WHAT YOU SHOULD DO –
Please retype the records below exactly as they appear, but leave out the pictures.

- - - - -

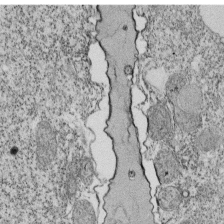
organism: Tetrahymena
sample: Cilia in tetrahymena
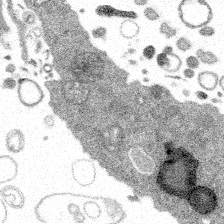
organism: Spongilla lacustris
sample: Multiple
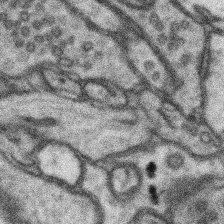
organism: Mouse
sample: Somatosensory cortex neuropil
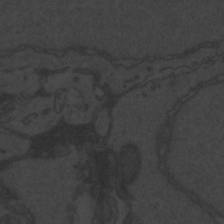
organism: Zebrafish
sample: Macrophage infected with Toxoplasma gondii
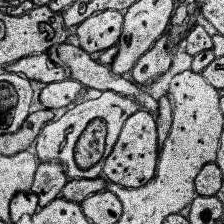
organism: Human
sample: Temporal Lobe
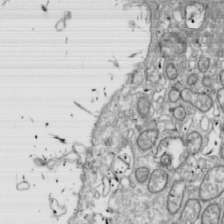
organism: Drosophila
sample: Cell division; meiosis; drosophila spermatocytes
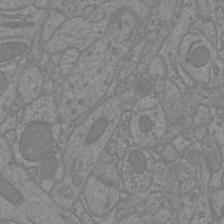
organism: Mouse
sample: Cortical neurons
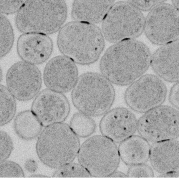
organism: E. coli
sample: Bacterial nucleoid
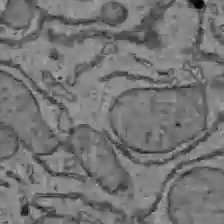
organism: C57BL Mouse
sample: Liver
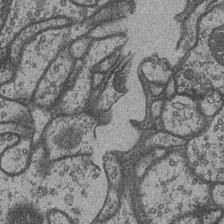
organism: Drosophila
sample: Optic medulla
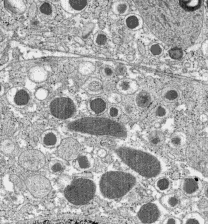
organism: C57BL Mouse
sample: Pancreatic islet
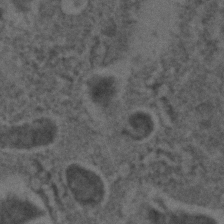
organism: C. elegans
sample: C. elegans embryo
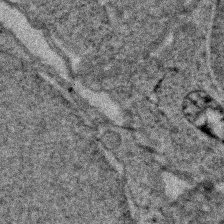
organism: Zebrafish
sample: Zebrafish embryo
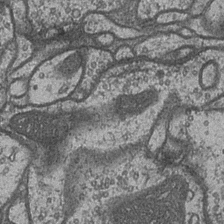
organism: Drosophila
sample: Optic medulla
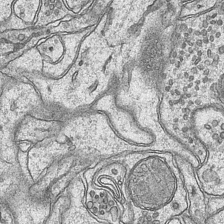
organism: Mouse
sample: CA1 Hippocampus
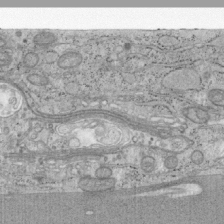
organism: Human
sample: HeLa cells
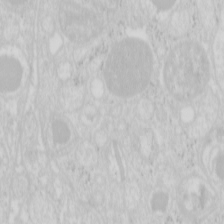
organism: Mouse
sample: Pancreas
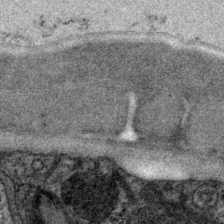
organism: P. pacificus
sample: Pharynx
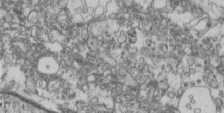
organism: Human
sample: Centriole in fibroblast cells
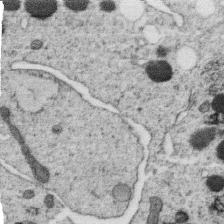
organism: C. elegans
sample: C. elegans oocyte; sperm cells
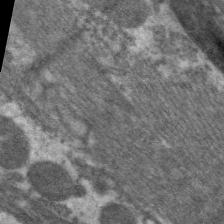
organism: C. elegans
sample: Pharynx
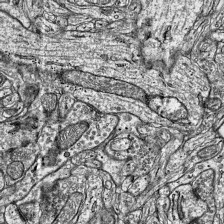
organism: Mouse
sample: Visual Cortex
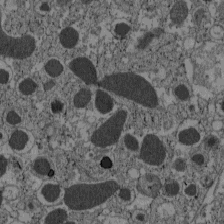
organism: C57BL Mouse
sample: Pancreatic islet
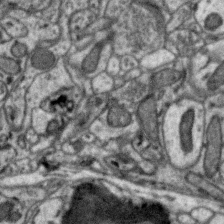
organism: Zebra finch
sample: Brain
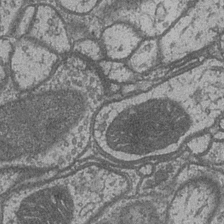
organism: Drosophila
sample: Optic medulla
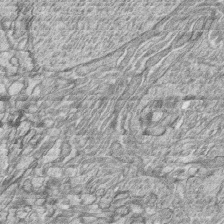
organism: Zebrafish
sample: synaptic ribbons in rod cells and cone cells
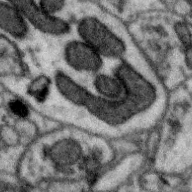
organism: Zebra finch
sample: Brain
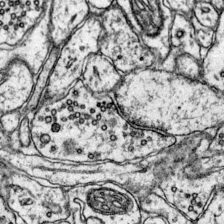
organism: Mouse
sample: Primary visual cortex
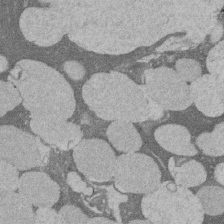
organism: Rat
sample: Salivary granule
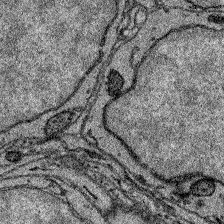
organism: Zebrafish
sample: Larval olfactory bulb
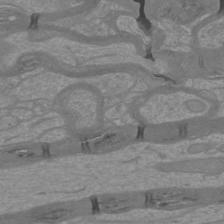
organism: Mouse
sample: Cortical neurons

- - - - -

EXERCISE RESULT –
organism: Tetrahymena
sample: Cilia in tetrahymena
organism: Spongilla lacustris
sample: Multiple
organism: Mouse
sample: Somatosensory cortex neuropil
organism: Zebrafish
sample: Macrophage infected with Toxoplasma gondii
organism: Human
sample: Temporal Lobe
organism: Drosophila
sample: Cell division; meiosis; drosophila spermatocytes
organism: Mouse
sample: Cortical neurons
organism: E. coli
sample: Bacterial nucleoid
organism: C57BL Mouse
sample: Liver
organism: Drosophila
sample: Optic medulla
organism: C57BL Mouse
sample: Pancreatic islet
organism: C. elegans
sample: C. elegans embryo
organism: Zebrafish
sample: Zebrafish embryo
organism: Drosophila
sample: Optic medulla
organism: Mouse
sample: CA1 Hippocampus
organism: Human
sample: HeLa cells
organism: Mouse
sample: Pancreas
organism: P. pacificus
sample: Pharynx
organism: Human
sample: Centriole in fibroblast cells
organism: C. elegans
sample: C. elegans oocyte; sperm cells
organism: C. elegans
sample: Pharynx
organism: Mouse
sample: Visual Cortex
organism: C57BL Mouse
sample: Pancreatic islet
organism: Zebra finch
sample: Brain
organism: Drosophila
sample: Optic medulla
organism: Zebrafish
sample: synaptic ribbons in rod cells and cone cells
organism: Zebra finch
sample: Brain
organism: Mouse
sample: Primary visual cortex
organism: Rat
sample: Salivary granule
organism: Zebrafish
sample: Larval olfactory bulb
organism: Mouse
sample: Cortical neurons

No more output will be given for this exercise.